Celeste Saulo, secretária-geral da OMM, observou que “os recursos hídricos mundiais estão submetidos a uma pressão crescente, e os perigos relacionados com a água, cada vez mais frequentes e devastadores, têm um efeito cada vez maior sobre nossas vidas e nossos meios de subsistência”.

Dois terços das bacias hidrográficas do planeta apresentaram valores superiores ou inferiores ao normal, um desequilíbrio registrado pelo sexto ano consecutivo.

A bacia do Amazonas e outras partes da América do Sul, assim como o sul da África, foram afetadas por episódios de seca grave em 2024, enquanto, na África central, ocidental e oriental, e em partes da Ásia e Europa central, registraram-se condições mais úmidas do que o normal.

Além disso, observou-se uma perda generalizada de massa glacial em todas as regiões pelo terceiro ano consecutivo.

Na América Latina advertiram-se impactos particularmente graves, começando pela seca histórica na Amazônia, que afetou 59% do território brasileiro em 2023–2024, deixou 1,2 milhão de pessoas com problemas de água, e reduziu o nível do rio Negro em Manaus (norte, junto ao Amazonas) ao seu mínimo histórico.

Por contraste, também no Brasil houve inundações sem precedentes. Em maio, chuvas extremas no estado Rio Grande do Sul, fronteiriço com Argentina e Uruguai, provocaram a pior enchente em 80 anos, com 183 mortes e 2,4 milhões de pessoas afetadas.

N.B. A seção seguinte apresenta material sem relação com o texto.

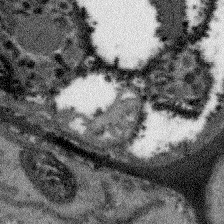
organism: Arabidopsis thaliana
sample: Root tip

Ao persistirem as secas na região, os grandes rios Paraná, São Francisco e Orinoco registraram vazões muito abaixo do normal. Seis de cada 10 rios no mundo mostraram vazões fora do normal, seja muito baixas ou muito altas.

A região também mostrou geleiras em retrocesso: a Colômbia perdeu cinco por cento de sua massa glacial entre 2022 e 2024. Sua geleira Conejeras, no nevado Santa Isabel, na cordilheira central dos Andes, desapareceu por completo em 2024.

Em todo o mundo perdeu-se uma massa glacial estimada em 450 gigatoneladas, que equivale a um enorme bloco de gelo de sete quilômetros de altura, sete de largura e sete de profundidade, ou um volume de água suficiente para encher 180 milhões de piscinas olímpicas.

O que ocorreu? Mudaram as condições climáticas: 2024 foi o ano mais quente desde que existem registros e começou com um episódio de El Niño (ventos quentes sobre o oceano Pacífico equatorial central e oriental) que afetou as principais bacias hidrográficas.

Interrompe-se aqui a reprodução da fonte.